Attackers also have the advantage that they can be scrappy. If you're using tools for defending an enterprise, there are typically a bunch of hoops that those tools need to jump through before they're usable in that environment. They need to have SOC2/ISO27001 compliance audits, implement enterprise SSO, work at scale, do marketing etc. Attackers can just use the scrappiest, fastest, cheapest setup possible, often with great results. So while enterprise companies can buy a $1M/year super duper AI powered defender 9000++, it uses the same underlying LLM that the attackers will be using to bypass it, the enterprise security teams don't actually gain any advantage. Their security programs just cost more now.

What Should Hackers Do?

We do what hackers have always done. Be Seiko and Swatch. Adapt to the new technology, use it. Use it in ways that other people aren't yet. Find the edge cases that aren't covered by others.

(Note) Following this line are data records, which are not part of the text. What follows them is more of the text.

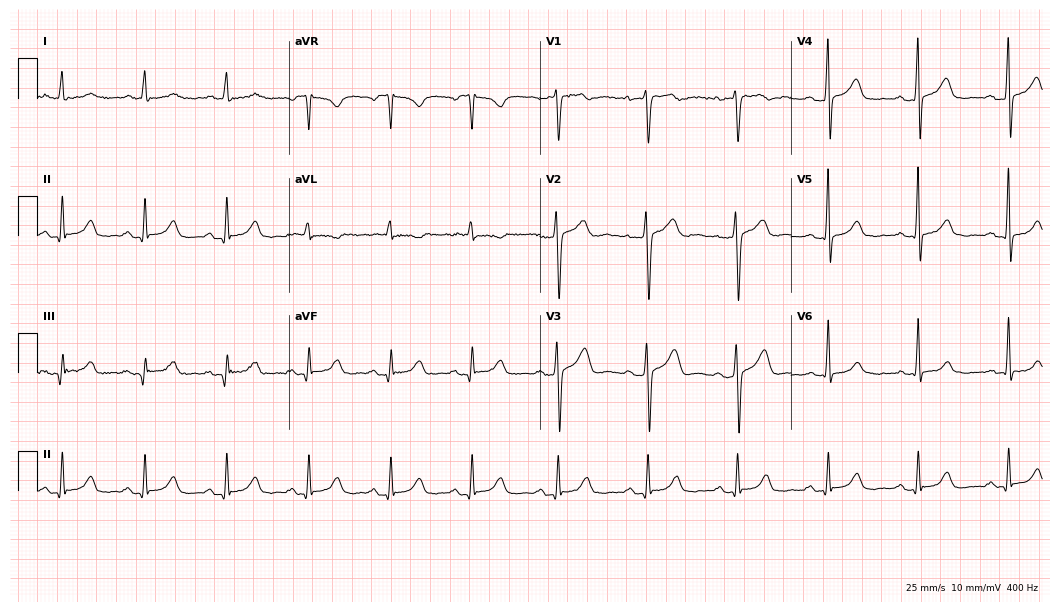
ECG (10.2-second recording at 400 Hz) — a 49-year-old female patient. Labelled as a normal ECG.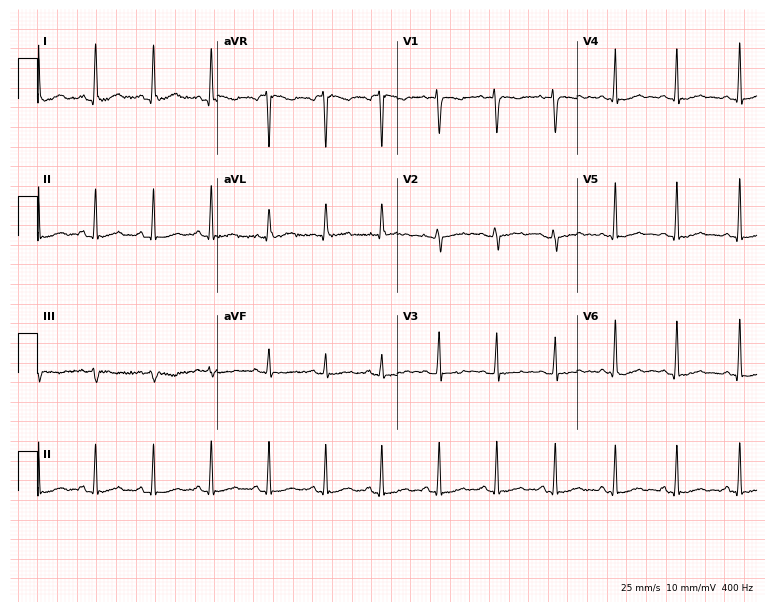
12-lead ECG from a 31-year-old woman. Shows sinus tachycardia (a sinus rate of 100 beats per minute or more).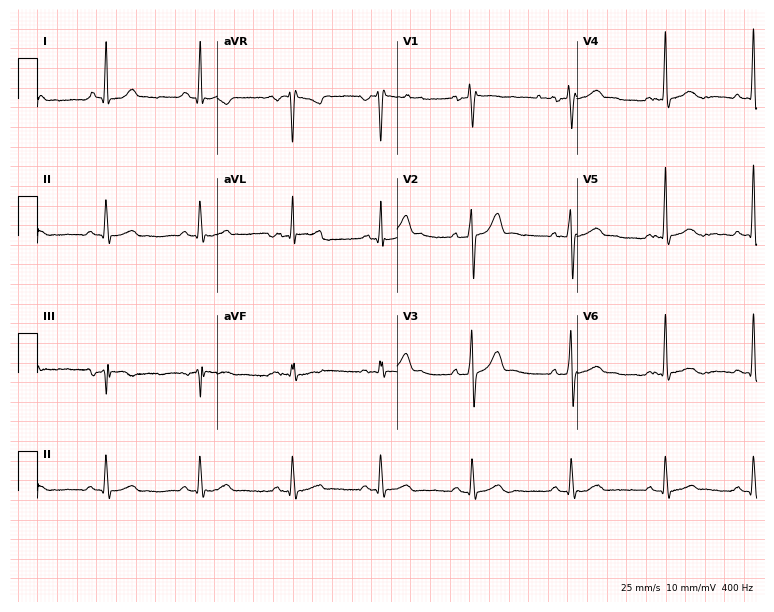
12-lead ECG from a 43-year-old male. Labelled as a normal ECG.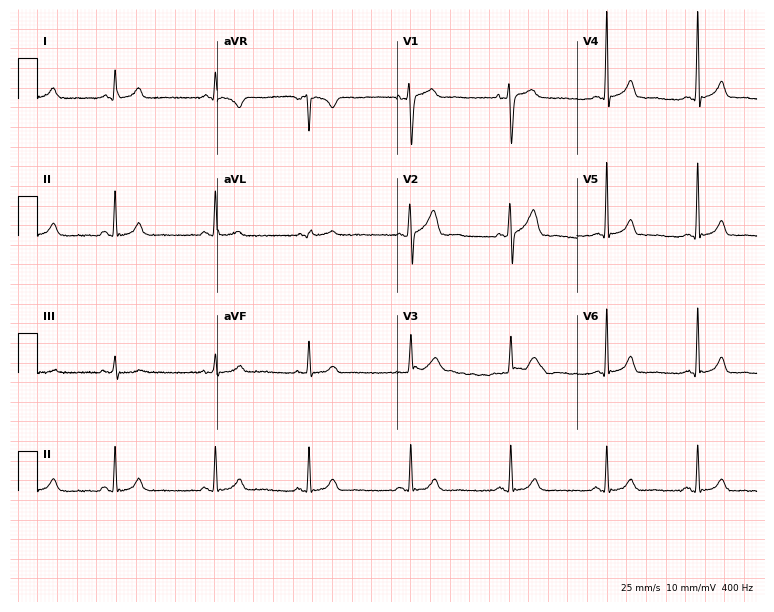
12-lead ECG from a man, 32 years old (7.3-second recording at 400 Hz). Recorded interpretation: within normal limits.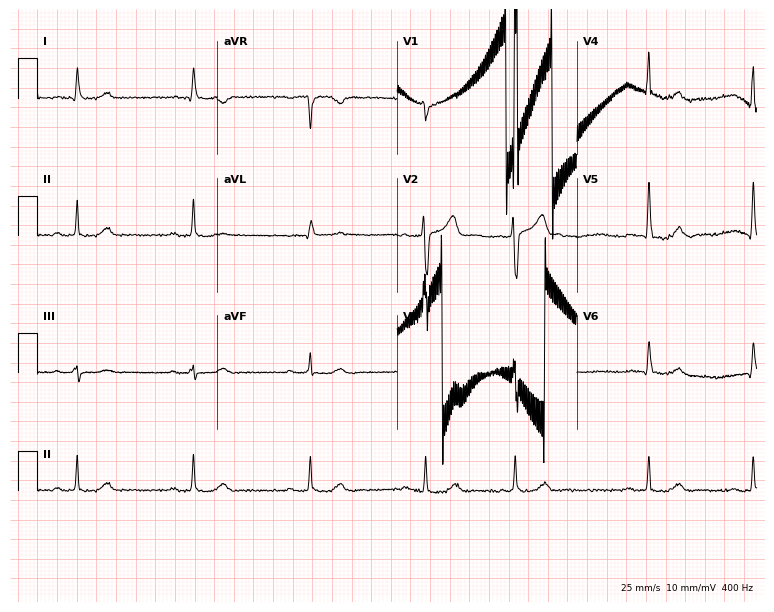
12-lead ECG from an 85-year-old man. Screened for six findings — first-degree AV block, right bundle branch block, left bundle branch block, sinus bradycardia, atrial fibrillation, sinus tachycardia — none is recorded.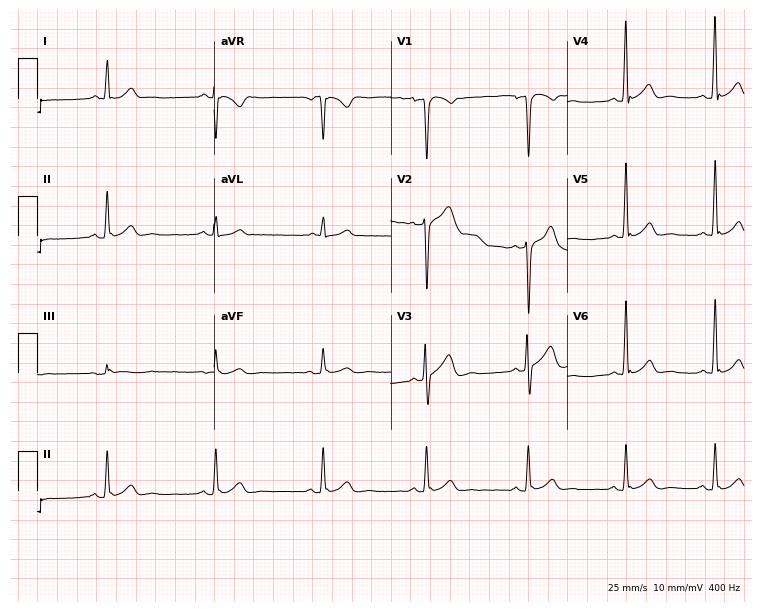
12-lead ECG from a 40-year-old male patient. Recorded interpretation: within normal limits.

Innovate. Find new ways to uncover bugs. Find new bug classes entirely.

The hackers who truly win the next 5 years will be the ones that treat AI how the bug bounty automation pioneers treated their automation setups. Shubs -> Assetnote, Rishiraj Sharma and Sandeep Singh -> ProjectDiscovery, Frans Rosen -> Detectify, Roni Carta -> Lupin and Holmes. These are all examples of bug bounty hunters that expanded their bug hunting automation into startups. There will be another wave of this with offensive AI.

So, Are Bug Bounties Cooked?

No.

The bug bounty model still stands strong, even if the models get 10x more intelligent, because the bug bounty platforms (and their customers) will continue to get value from a variety of different tooling setups and intelligences testing their systems. AI will never wipe out the need for offensive security, because AI doesn't give defenders an advantage over attackers. If anything, it makes attackers more sophisticated, with more scale.

I miss how hacking used to be in a nostalgic sense, I feel warm and fuzzy when I reflect on how hacking made me feel 10 years ago. Something just doesn't feel as warm now. Hacking feels more corporate and cold. But I am also excited for the future. As hackers we're still figuring out what we bring to the table in a world where AI exists, but one thing is for sure: hackers will continue to be valuable, just like watchmakers.

And yes, this blog is more valuable because it was written by a human. I write a lot of blogs for cybersecurity companies through my cybersecurity marketing business, and it's clear that people perceive hand-crafted content to be more valuable than AI generated content. Just like how mechanical watches are more expensive than quartz. Just like how human hackers will still be valuable in a world with AI.